La Belle Verte'de (1996) sergilediği trapez gösterisinin video kesiti için, gösteride farklı eksenler altında bir geçiş yaptığı "48 yaşındaydım ," diye hatırlıyor. Bu nedenle, kesinlikle bir sporcu olunabileceğini görmek de ilginç. Dansçılar ve sporcular için bazen olduğu gibi, hayat 30 yaşında durmaz. Güzel olan, bedeninizi zevkle, uyum içinde çalıştırmaktır. İşte güzel olan budur."
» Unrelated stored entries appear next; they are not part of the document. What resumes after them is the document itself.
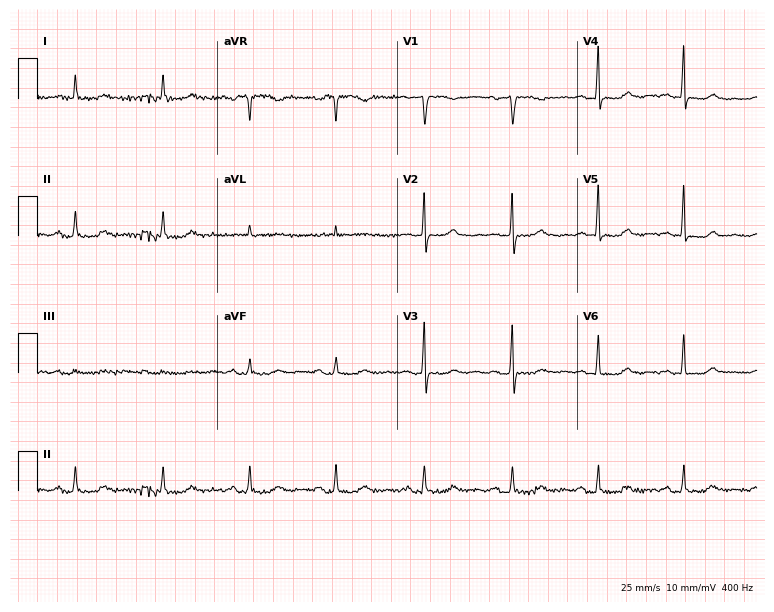
12-lead ECG (7.3-second recording at 400 Hz) from a female patient, 72 years old. Screened for six findings — first-degree AV block, right bundle branch block, left bundle branch block, sinus bradycardia, atrial fibrillation, sinus tachycardia — none is recorded. Only these six findings were labelled.
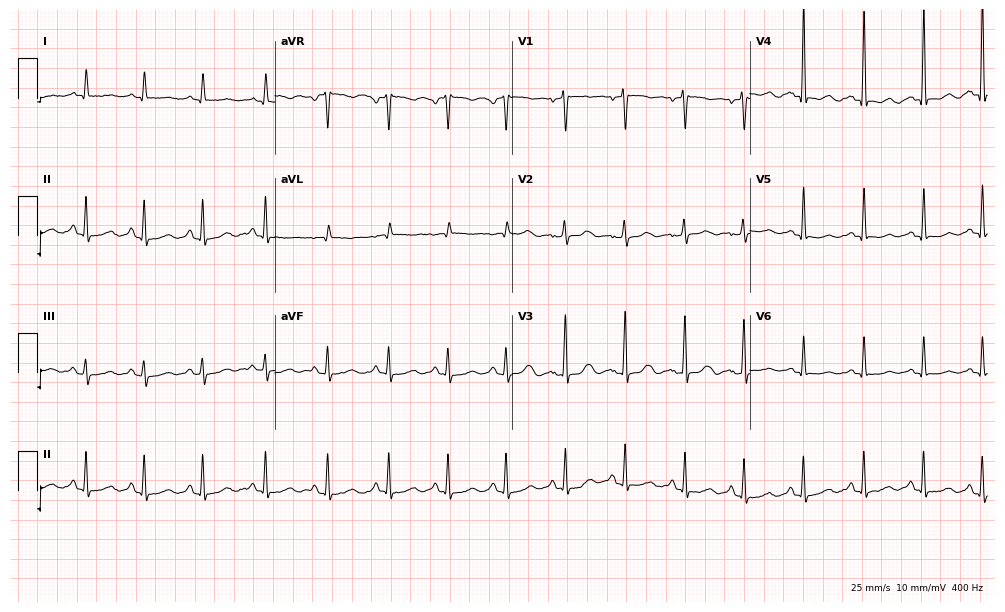
ECG — a 49-year-old female patient. Screened for six findings — first-degree AV block, right bundle branch block (RBBB), left bundle branch block (LBBB), sinus bradycardia, atrial fibrillation (AF), sinus tachycardia — none is recorded. Other findings, if any, are not listed.
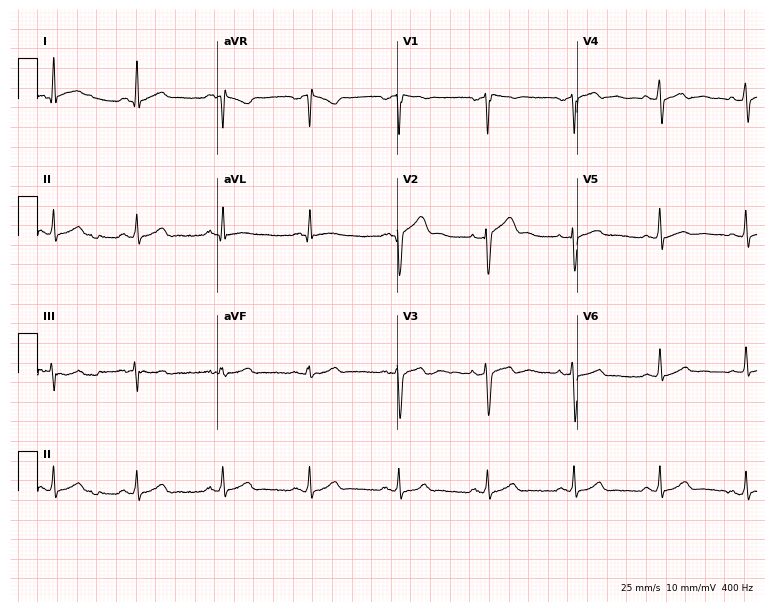
12-lead ECG (7.3-second recording at 400 Hz) from a 33-year-old male patient. Labelled as a normal ECG.
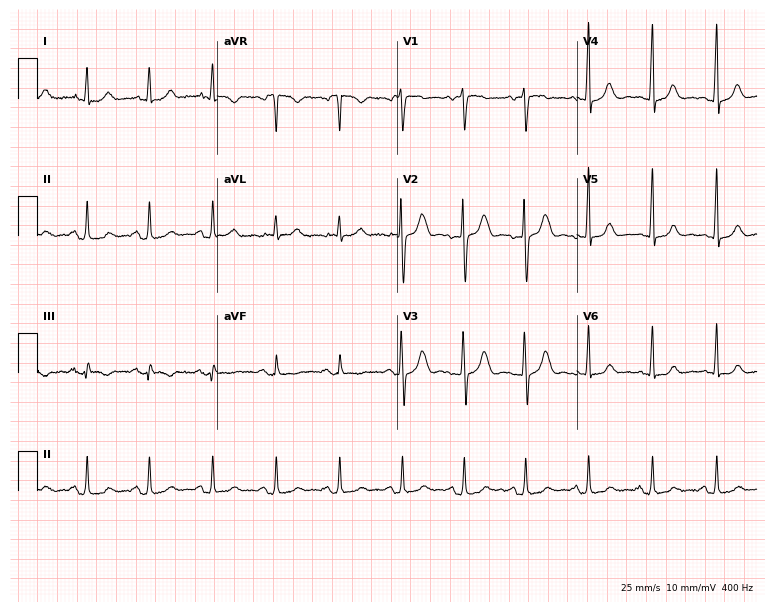
Resting 12-lead electrocardiogram. Patient: a female, 48 years old. None of these six findings is recorded: first-degree AV block, right bundle branch block, left bundle branch block, sinus bradycardia, atrial fibrillation, sinus tachycardia.
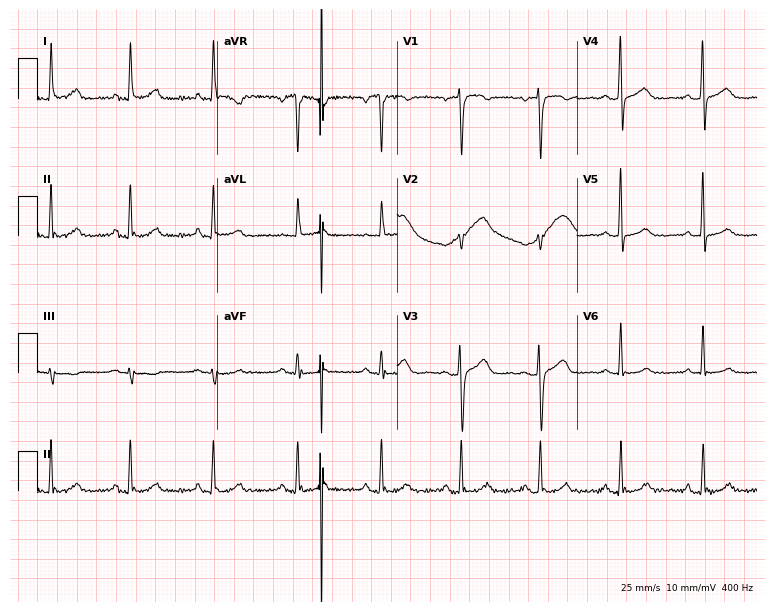
Standard 12-lead ECG recorded from a 55-year-old woman. Read as a normal ECG.
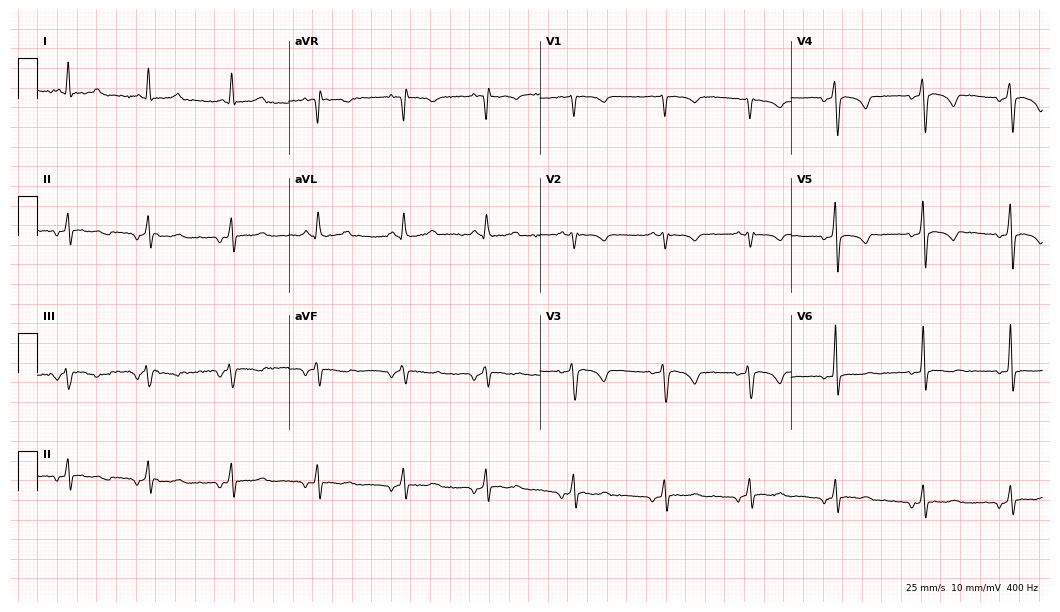
ECG (10.2-second recording at 400 Hz) — a female patient, 44 years old. Screened for six findings — first-degree AV block, right bundle branch block (RBBB), left bundle branch block (LBBB), sinus bradycardia, atrial fibrillation (AF), sinus tachycardia — none is recorded.
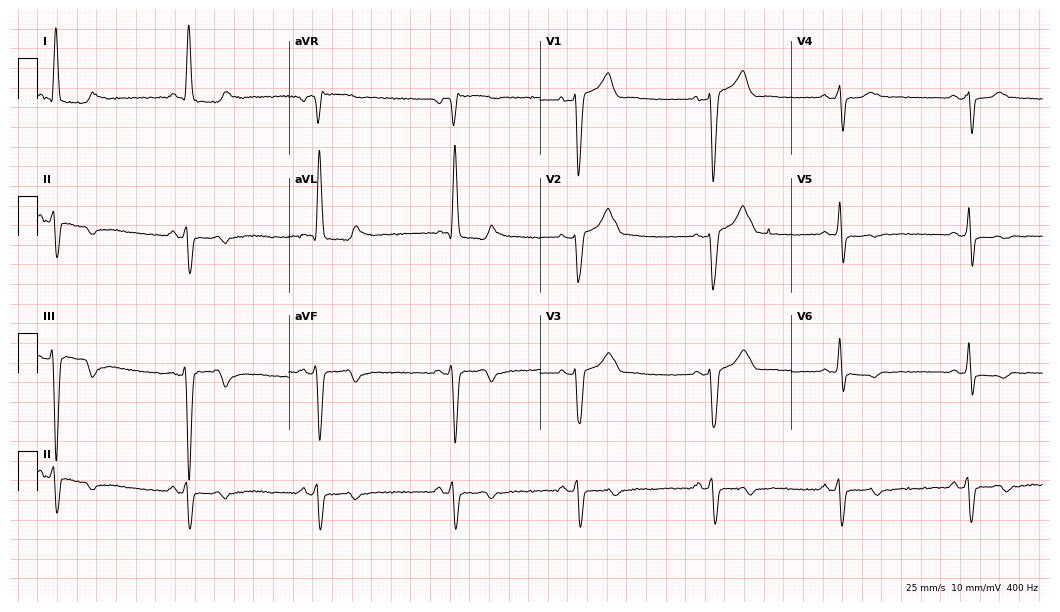
12-lead ECG from a 68-year-old female patient (10.2-second recording at 400 Hz). No first-degree AV block, right bundle branch block, left bundle branch block, sinus bradycardia, atrial fibrillation or sinus tachycardia recorded for this tracing.
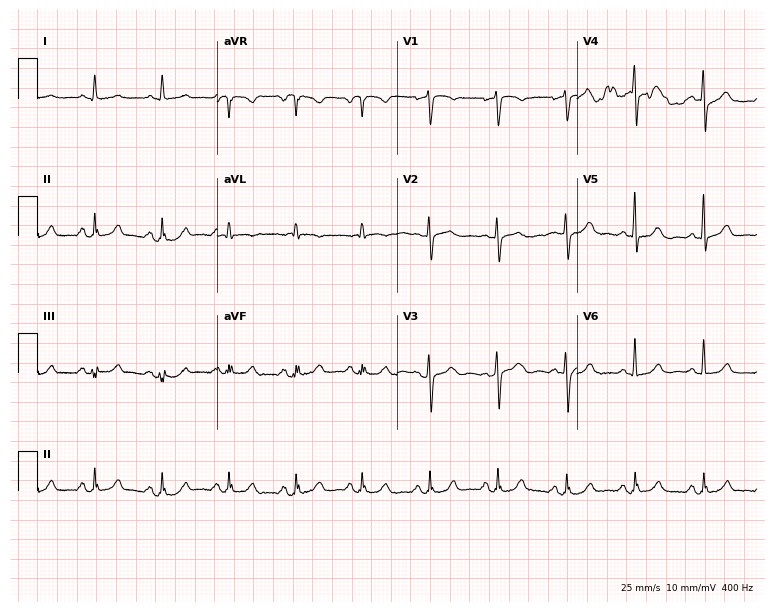
Electrocardiogram, a 65-year-old man. Of the six screened findings (first-degree AV block, right bundle branch block (RBBB), left bundle branch block (LBBB), sinus bradycardia, atrial fibrillation (AF), sinus tachycardia), none is recorded. Other findings, if any, are not listed.

Gösteride, sanatçının çok sevdiği diğer toplumsal temalar da yer alıyor: Toprakların yapaylaştırılması ve yeryüzünün yoksullaştırılması, ama aynı zamanda zihinsel yükler, erkeksi prangalar ve iddia edilen özerklik meseleleri de var; tıpkı Maria Pacôme'un La Crise (1992) adlı eserinde izleyicilerin büyük beğenisini toplayan tiradını tekrarlaması gibi. Güney'e dönmezse, gösteri 2027'ye kadar büyük bir turneye çıkacak ve bu da onu bir gezi sırasında keşfetme fırsatı sunuyor.